By then Tzu-lu had agreed with me that the time had come for Confucius to make his peace with Baron K’ang. “Don’t worry,” said Tzu-lu, “I’ll handle him.”
After much negotiation, Confucius accepted an invitation to visit the baron in his so-called forest shack. On a bright day in summer, escorted by a company of Chi soldiers, we left the city in a light wagon, drawn by four horses.
“I hope,” the Baron had said to me when the final arrangements were being made, “that he won’t mind if I receive him in my father’s old hunting lodge. I can only pray that its rustic simplicity will appeal to his sense of proportion.” The baron’s egglike face betrayed, as usual, no emotion when he added, “You, Cyrus Spitama, honored guest, have done us a service that we shall not soon forget.”

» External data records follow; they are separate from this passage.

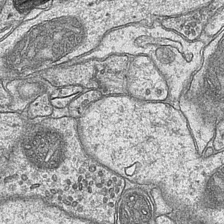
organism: Mouse
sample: CA1 Hippocampus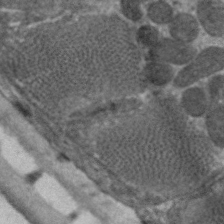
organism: C. elegans
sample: Pharynx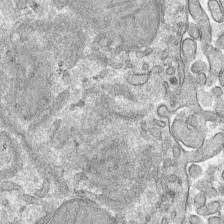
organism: Mouse
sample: Mouse hepatocytes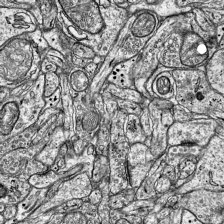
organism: Mouse
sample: Visual Cortex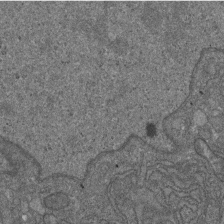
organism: Drosophila
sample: Nephrocyte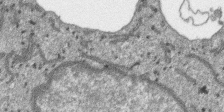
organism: Human
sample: Lung epithelial cells infected with SARS-CoV-2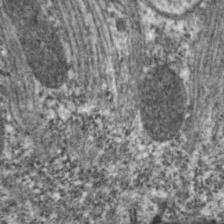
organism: C. elegans
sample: Pharynx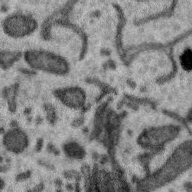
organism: Zebra finch
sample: Brain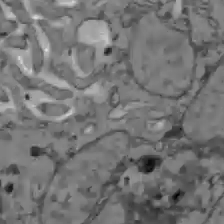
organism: C57BL Mouse
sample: Liver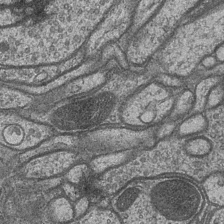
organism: Drosophila
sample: Optic medulla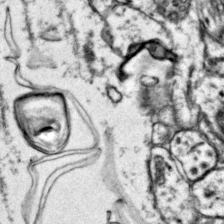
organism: Mouse
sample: Primary visual cortex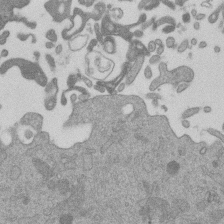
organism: Mouse
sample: Dividing mouse embryo 1 cell stage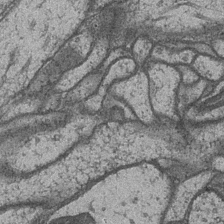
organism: Drosophila
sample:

The journey through the forest was pleasant. Birds of every sort were on the wing, newly arrived from the far south, while the trees were in early leaf and wild flowers filled the air with those delicate perfumes that make me sneeze uncontrollably.
The first night we dined royally on game and fish fresh-caught. We slept in tents. We saw no dragons, trolls or bandits. But we did meet, the next morning, a solitary hermit-sage; and like most solitary hermit-sages, he could not stop talking. There is nothing like a vow of silence to loosen the tongue.

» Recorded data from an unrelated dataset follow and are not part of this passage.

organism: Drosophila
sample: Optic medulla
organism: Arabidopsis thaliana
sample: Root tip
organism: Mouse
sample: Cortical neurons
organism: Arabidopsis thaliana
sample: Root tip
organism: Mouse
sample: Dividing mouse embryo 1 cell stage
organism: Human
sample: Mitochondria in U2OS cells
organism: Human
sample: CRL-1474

The man’s hair and beard had not been cut or washed in years. He lived in a tree not too far from the forest trail. As a result, he was well known to travelers in that part of the world. Rather like an Indian monkey, he would dart about, taunting strangers. He enjoyed contrasting the simple perfection of his life with the worldliness of everyone else. Cathayan hermit-sages are every bit as tiresome as the ones to be found in the Gangetic plain; fortunately, they are not yet as numerous.

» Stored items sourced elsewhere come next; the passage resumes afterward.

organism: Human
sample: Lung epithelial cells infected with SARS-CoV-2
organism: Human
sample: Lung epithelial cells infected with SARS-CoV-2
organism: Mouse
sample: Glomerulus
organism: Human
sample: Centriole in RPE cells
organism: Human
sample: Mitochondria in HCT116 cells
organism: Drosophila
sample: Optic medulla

“Ah, Master K’ung!” he saluted Confucius, who had got down from the wagon in order, decorously, to relieve himself in a grove of wild mulberry trees.
Confucius greeted the man politely.
“Tell me, Master K’ung, is there a crime greater than having too many desires?”
“To have one
wrong
desire is a crime.” Confucius was mild. He was used to the insults of the hermit-sages. They wished, like the Buddha, to eliminate a world that he wanted only to rectify. They had withdrawn; he had not.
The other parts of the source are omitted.